Being first, even in Creation, isn’t necessarily a good thing. If Paul is doing anything, he’s lifting Eve above Adam, not the other way around. This is in keeping with his statement that the men should leave the women alone and let them study in peace.

That’s another assumption we make, that Paul is telling the women to be quiet. It appears, rather, that he’s telling the men to shut up so the women can get some serious studying done.

Note also that he doesn’t actually say Eve was first in the Fall but rather that she had to be deceived into sin while Adam fell willingly and knowingly into it.

Adam is thick-skulled hairy and hungry Esau selling his birthright—“Me not eat birthright. Esau hungry! Esau want porridge!”—while Eve was simply outwitted by the serpent.

Adam had the brawn, Eve had the brains, just not enough to overcome the wily serpent.

So, Paul says, let the women study in peace. Let them gain more and more wisdom. If we leave them uneducated—as was the usual lot of girls in the 1st century—we leave them vulnerable to slick-tongued deceivers.

Let them learn in silence—stop bothering them!—he says, and let them learn with full submission. Notice how we assume Paul means “submission to their husbands,” and/or “their male teachers,” but it is as likely that he means submission to the teachings of Jesus and the Gospel, something that all Christians, male and female alike, need to do.

For Paul, submission is the key to the Christian life, not authority. Jesus is the one with authority and all, male or female, must submit to him. That is why Paul says that he doesn’t permit a woman to have authority over a man.

But he didn’t permit a man to have authority over a woman either!

“Be subject to one another out of reverence to Christ,” he says to husbands and wives in Ephesian 5:21.
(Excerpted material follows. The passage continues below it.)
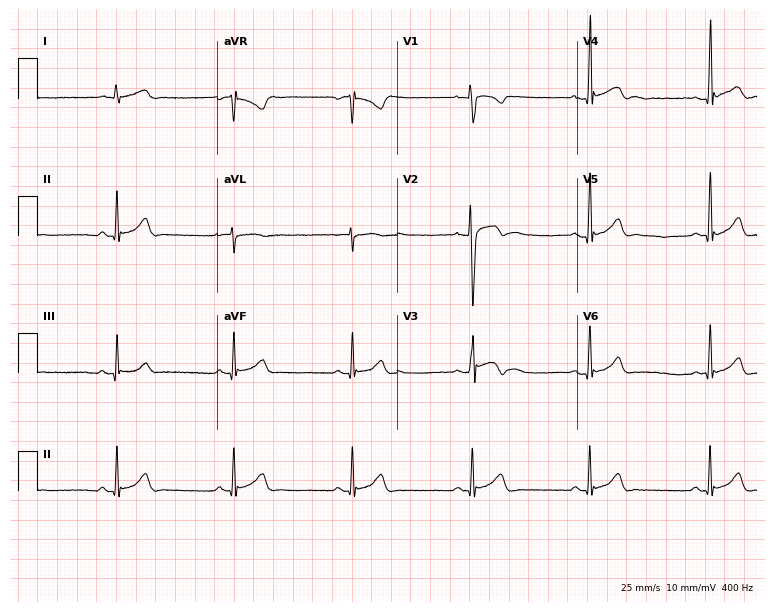
12-lead ECG from a 22-year-old male. Findings include sinus bradycardia (a sinus rate of 50 beats per minute or less).

The answer to patriarchy isn’t matriarchy, like in some of the pagan temples there in Ephesus. That’s just replacing one system of oppressive authority with another.

The answer is mutual submission, the defining characteristic of the kingdom of God.

Paul is here, as elsewhere, putting men and women on the same footing—each in submission to Christ and in mutual submission to one another as both learners and teachers.